> [Directions for this task]
Return the data below unchanged. Drop any pictures.
== Data extracts
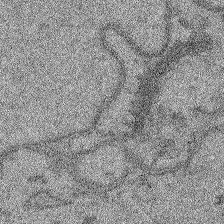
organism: Human
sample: HeLa cells
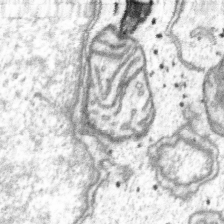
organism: Human
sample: HeLa cells
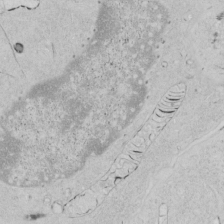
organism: Human
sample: Mitochondria in HCT116 cells
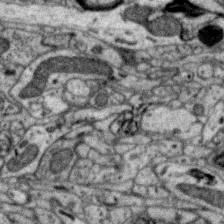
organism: Zebra finch
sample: Brain
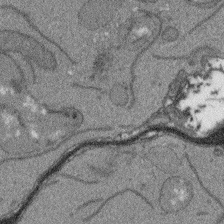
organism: Arabidopsis thaliana
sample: Root tip
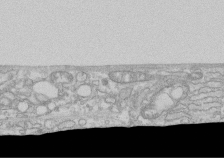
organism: Human
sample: CRL-1474
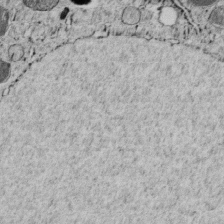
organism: C. elegans
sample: C. elegans embryo early stage
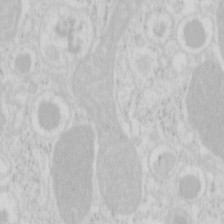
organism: Mouse
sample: Pancreas
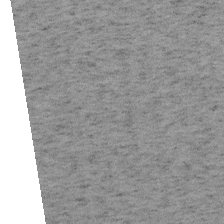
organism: Mouse
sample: OT-I killer T cells with ID8 ovarian cancer cells
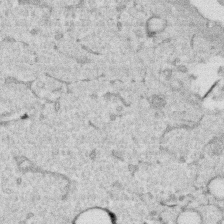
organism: Human
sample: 1205lu cells
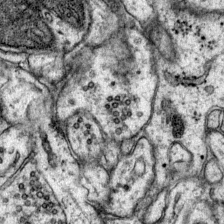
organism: Mouse
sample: Primary visual cortex
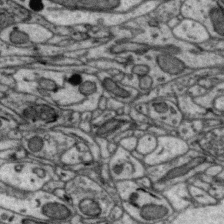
====
> [Answer section]
organism: Human
sample: HeLa cells
organism: Human
sample: HeLa cells
organism: Human
sample: Mitochondria in HCT116 cells
organism: Zebra finch
sample: Brain
organism: Arabidopsis thaliana
sample: Root tip
organism: Human
sample: CRL-1474
organism: C. elegans
sample: C. elegans embryo early stage
organism: Mouse
sample: Pancreas
organism: Mouse
sample: OT-I killer T cells with ID8 ovarian cancer cells
organism: Human
sample: 1205lu cells
organism: Mouse
sample: Primary visual cortex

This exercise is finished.